Title: Discourse on Lost Things
Pairing/s: Erwin Smith, Rico Brzenska
Summary: the dear, dead loves of vanished youth.
A/N: I realize that I may make drabbles of this ship rather than long ones. The line, "the dear, dead loves of vanished youth." is from Dead Stars, by Paz Marquez Benitez (which also inspires this fic). Poster by me, texture by rosebein of DA
WARNING: Rushed and butchered. May be subject to revisions. Don't expect too much. Edited on Jul 2, 2015
Discourse on Lost Things
「erwin smith x rico brzenska」
→•←
« by arsenous elation »
"...the dear, dead loves of vanished youth."
→•←
You Were
by William Kistler
we are standing in the river of passing,
each waiting for the warmth of the other's face,
unable to understand why they are not with us,
startled by their absence, traveler and traveler
distant as two dots unconnected in a yellow field.
→•←
Suddenly, it isn't about the chess game anymore.
The silence has gone thin and fragile, but with the tenderness of childhood memory tucked into history. Rico Brzenska doesn't know if she should be grateful or annoyed that finally, they're onto something. This pretentious pretending has gone on long enough for her to tolerate.

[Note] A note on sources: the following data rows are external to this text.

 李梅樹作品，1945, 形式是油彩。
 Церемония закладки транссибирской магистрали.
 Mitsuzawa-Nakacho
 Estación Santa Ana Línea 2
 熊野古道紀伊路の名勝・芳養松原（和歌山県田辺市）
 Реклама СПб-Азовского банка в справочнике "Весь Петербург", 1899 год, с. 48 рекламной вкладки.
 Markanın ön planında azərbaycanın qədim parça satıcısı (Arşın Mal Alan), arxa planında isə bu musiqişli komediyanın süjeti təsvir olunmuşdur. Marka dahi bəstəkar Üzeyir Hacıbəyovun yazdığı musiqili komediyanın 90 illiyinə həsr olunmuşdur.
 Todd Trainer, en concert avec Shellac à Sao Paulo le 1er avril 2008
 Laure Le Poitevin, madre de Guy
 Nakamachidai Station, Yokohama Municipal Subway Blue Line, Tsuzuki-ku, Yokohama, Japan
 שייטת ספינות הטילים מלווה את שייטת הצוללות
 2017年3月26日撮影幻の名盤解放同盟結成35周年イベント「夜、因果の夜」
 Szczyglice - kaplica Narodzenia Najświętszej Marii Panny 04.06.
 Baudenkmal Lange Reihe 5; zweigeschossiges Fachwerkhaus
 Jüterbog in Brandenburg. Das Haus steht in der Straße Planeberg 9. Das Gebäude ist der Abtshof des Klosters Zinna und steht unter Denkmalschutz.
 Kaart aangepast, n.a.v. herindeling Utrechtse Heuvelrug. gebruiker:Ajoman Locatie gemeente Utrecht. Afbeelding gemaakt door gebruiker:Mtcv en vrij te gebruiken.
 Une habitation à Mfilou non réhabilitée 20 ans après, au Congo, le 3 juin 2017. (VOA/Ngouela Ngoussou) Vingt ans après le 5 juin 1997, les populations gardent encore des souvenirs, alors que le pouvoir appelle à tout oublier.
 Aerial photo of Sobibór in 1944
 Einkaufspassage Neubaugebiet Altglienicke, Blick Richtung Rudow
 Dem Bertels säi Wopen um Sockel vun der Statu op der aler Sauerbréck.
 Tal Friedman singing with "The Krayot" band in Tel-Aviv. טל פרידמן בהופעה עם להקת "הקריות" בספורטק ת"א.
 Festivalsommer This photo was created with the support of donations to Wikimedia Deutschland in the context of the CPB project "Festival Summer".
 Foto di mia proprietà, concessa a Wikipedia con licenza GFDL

"Why did you write that recommendation letter?"
Erwin Smith's voice is neutral, his eyes trained onto the board. "Would you rather that I didn't?"
Both of them know that there's something else.
...
Rico glances at the folded letter lying beside her teacup, its words hidden from view. It is because of this letter that she is now a Squad Leader of Garrison's 1st Division Elite Force. It is because of this letter that she is now sitting across the Commander of the Survey Legion, drinking tea and playing chess, acting as if—
"Eleven years, Commander—" this is where she stops herself. Eleven years. Eleven years of what? Waiting? Yearning? She has neither waited nor yearned.
...
All these years, Rico has moved forward for the sake of humanity's progress. She has left her childhood behind, packed into a trunk under her bed in father's home. The worn photograph of her mother, smile glowing with happiness; the kite the boy gave her, fragile and colorful; the heart that he returned when he left for the military with a final note saying, you would understand.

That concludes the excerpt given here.